Due to the vessel's length, the Appomattox used metallic cross bracing, a metallic keelson, metallic plates, and multiple metallic arches. Several siphons and pumps were required to keep the Appomattox afloat.

The Appomattox operated mainly on the Great Lakes, carrying iron ore on its eastward voyages, and then returning westward with coal. The ship usually towed the steamer barge Santiago, which had a length of 324 feet (98.8 m), to increase the amount of cargo carried each trip. The Appomattox alone could carry more than 3,000 tons of bulk cargo, and it and the Santiago had a combined capacity approaching 8,000 tons.

On August 3, 1900 the Appomattox was towing the schooner-barge Santiago in the St. Clair River. Meanwhile, the schooner Fontana was under tow of the steamer Kaliyuga. Then as the four ships approached each other, the Santiago veered off course and collided with the Fontana, which sank almost immediately with one fatality.

==Final voyage==
On the day of November 2, 1905 the coal-laden Appomattox was bound southward with the Santiago which was also full of coal. They were sailing on the west shore of Lake Michigan. The pair came upon a thick bank of fog which severely impaired their visibility. The two vessels came too close to the shoreline and ran aground. Another vessel named Iowa was nearby, and she also ran aground. With the use of wrecking tugs, a Revenue Service cutter and the crew of the United States Life-Saving Service Station were able to free the Santiago and the Iowa in no time at all.
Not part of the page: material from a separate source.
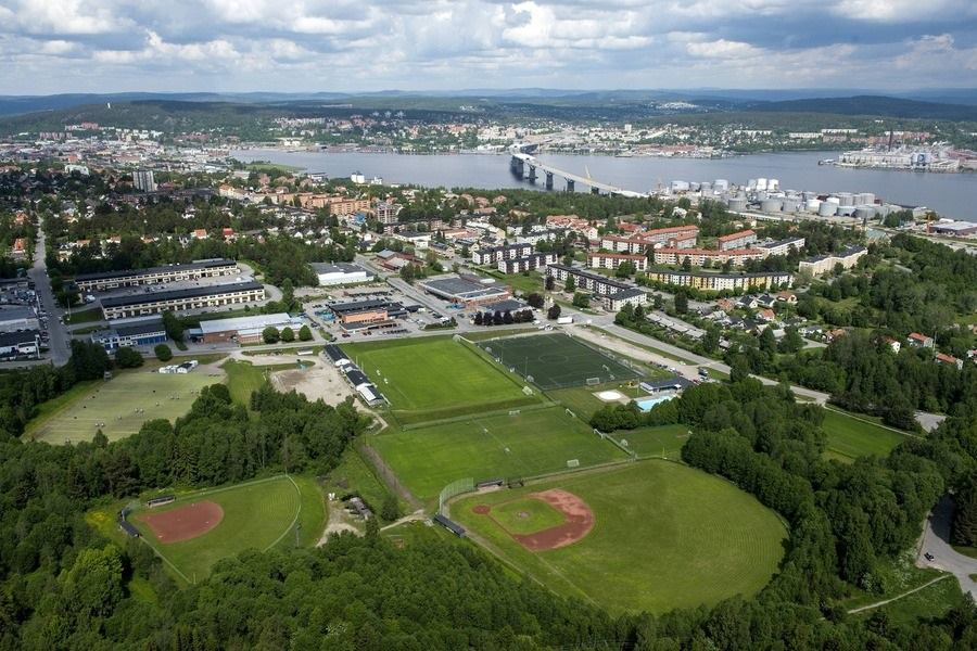 bild över sundsvall mosquitoes basebollplan
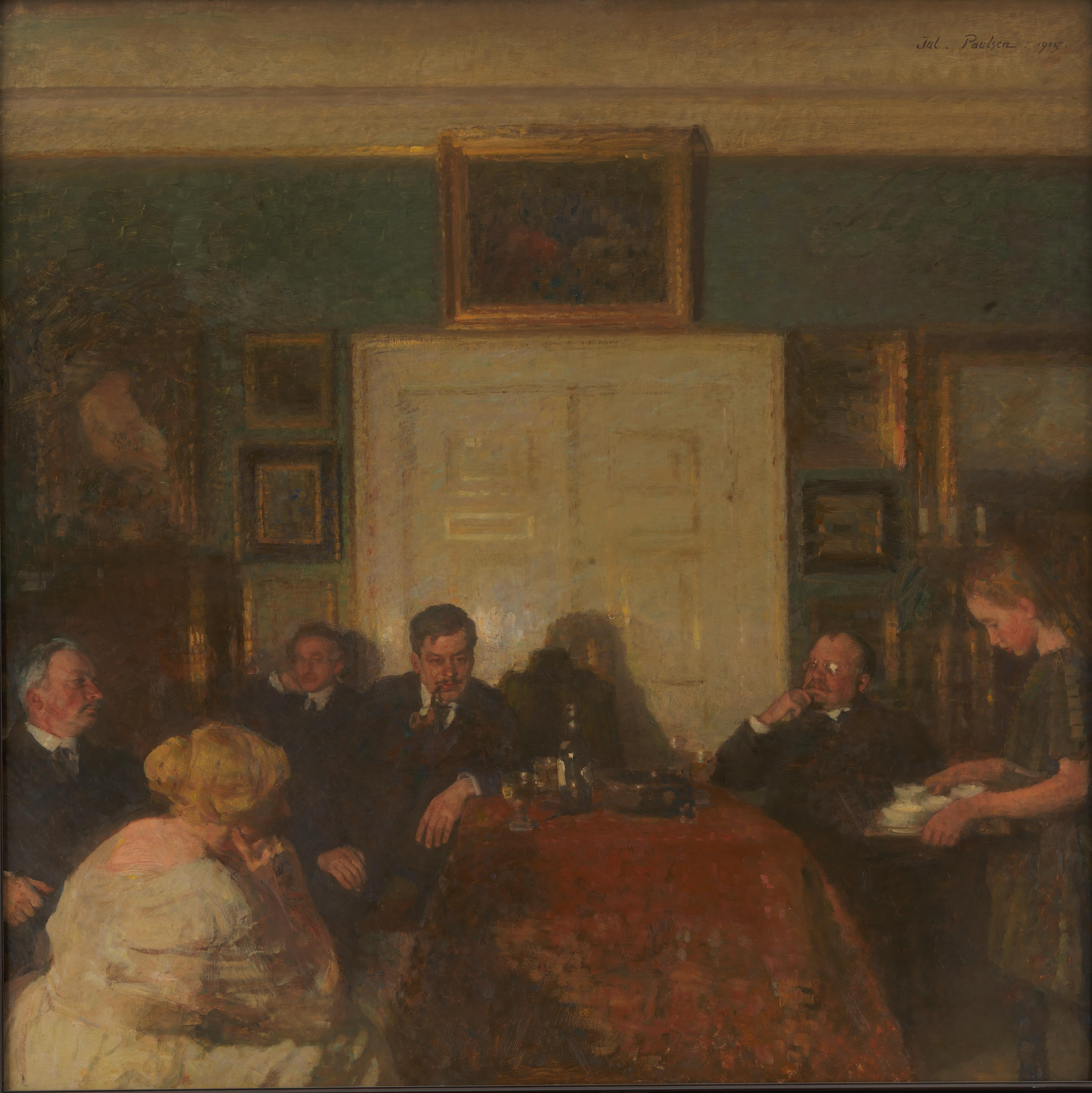 Julius Paulsen (1860-1940), Aftenselskab i kunstnerens hjem, 1915 På billedet ses fra venstre: maleren Vilhelm Hammershøi, kunstnerens hustru Esther Paulsen, f. Lange, forfatteren Louis Levy, arkitekt Hans Koch, forfatteren Sven Lange og kunstnerens datter Inger (senere gift med billedhuggeren Hugo Liisberg).

Unfortunately the Appomattox had run aground so hard that it sustained severe bottom damage, the crews worked but were unable to refloat the hull.

As the weather deteriorated, and the waves continued to pound the hulk of the Appomattox, the crew of the wrecking tugs and the U.S. Lifesaving Service continued in their effort to salvage her. But the bottom of the Appomattox had cracked in several places, and even though multiple pumps were used, they could not keep the water from entering her hull. The wrecking crews abandoned her on November 15, 1905. In 1907, or 1919, the Reid (or Reed) Wrecking Company of Sarnia removed all of her machinery.

==Wreck==
The remains of the Appomattox rest in 15 to 20 ft of water 150 yd off Atwater Beach. The remains consist of the Appomattoxs intact lower bilge which measures 250 ft, her port side which measures 260 ft in length, her starboard side, the remains of her engine beds are also located within the wreck. The wreck is popular with divers due to its close proximity to shore and shallow depth.